Field
Embodiments described in the present specification relate to a semiconductor memory device configured as an arrangement of memory cells each storing data by a change in resistance value of a variable resistance element, and an operation method thereof.
Description of the Related Art
In recent years, a resistance varying memory device employing a variable resistance element as a storage element has been receiving attention as a successor candidate of flash memory. Now, it is assumed that the resistance varying memory device, as well as including a resistance varying memory in a narrow sense, that is, a resistance varying memory that configures a transition metal oxide as a recording layer and stores a resistance value state of the transition metal oxide in a nonvolatile manner (ReRAM: Resistive RAM), includes also a phase change memory that employs chalcogenide or the like as a recording layer and uses resistance value information of a crystalline state (conductor) and an amorphous state (insulator) of the chalcogenide or the like (PCRAM: Phase Change RAM), and so on.

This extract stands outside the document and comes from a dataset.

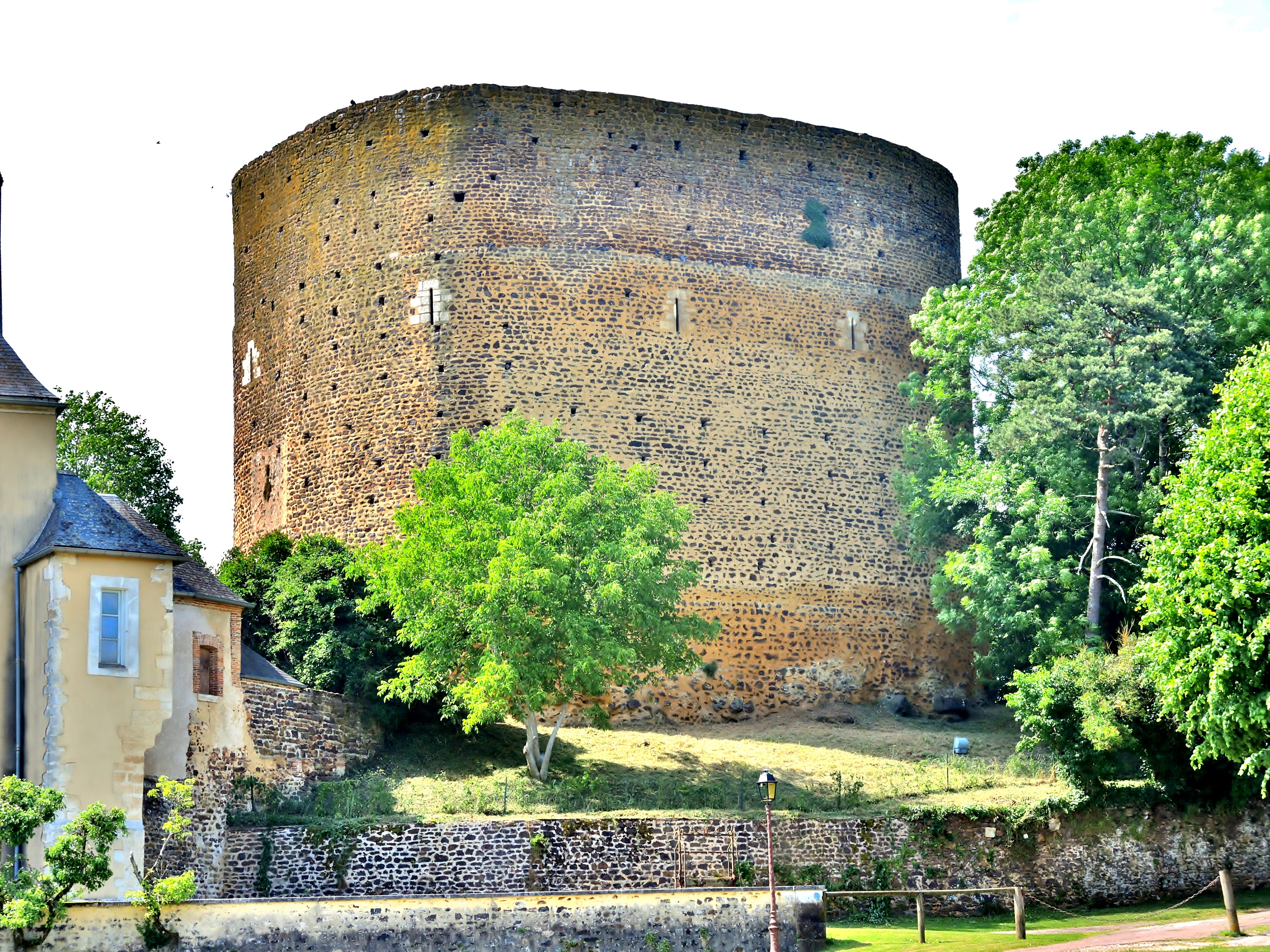 Tour Sarrazine ou donjon de Saint-Sauveur. Saint-Sauveur-en-Puisaye. Yonne
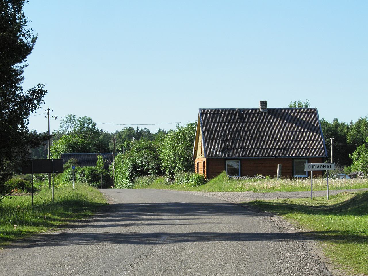 Dirvonai

A memory cell array in a resistance varying memory device has memory cells disposed at intersections of bit lines and word lines, each memory cell being configured from a variable resistance element and a current rectifier element such as a diode or the like. In such a memory cell array, selection of a memory cell can be performed using the current rectifier element such as a diode or the like. Moreover, it is also possible for a high-density memory cell array to be realized by alternately stacking the bit lines and word lines to configure a three-dimensional stacked arrangement of memory cell arrays.
A resistance state of a recording layer in a resistance varying memory is changed by applying a voltage/current to the recording layer. Therefore, during a write operation, unless it is quickly detected that the resistance state of the recording layer has changed and the voltage/current application discontinued, an excessive electrical stress is applied to the recording layer, whereby a functional decline of the recording layer occurs. Accordingly, when a write operation is executed on a memory cell to change the resistance state, it must be quickly detected that the resistance state of the variable resistance element in the memory cell has changed, and thereby avoid, as far as possible, application of an unnecessary operational voltage. Detection of a change in resistance value of the variable resistance element is performed by, for example, detecting a voltage value of the bit line connected to the memory cell. Preparing a certain reference voltage and detecting when there is a reversal in magnitudes of the voltage value of the bit line connected to the memory cell and the voltage value of the reference voltage allows the change in resistance value of the memory cell to be detected.
In a memory cell array having memory cells arranged at intersections of bit lines and word lines, when a write operation is executed on a selected memory cell, the voltage state of the selected bit line and the selected word line change according to a resistance state of non-selected memory cells surrounding the selected memory cell. In view of the change in voltage state of the selected bit line and the selected word line, the reference voltage must be designed with a considerable margin. This makes it difficult to set the reference voltage employed for detecting whether the resistance state of the selected memory cell has undergone transition or not. There is also a possibility that, in the case where the voltage value of the reference voltage deviates from the voltage of the bit line connected to the selected memory cell around a time of the operation, the change in resistance state cannot be accurately detected. As a result, an excessive voltage is applied to the selected memory cell resulting in the memory cell being destroyed.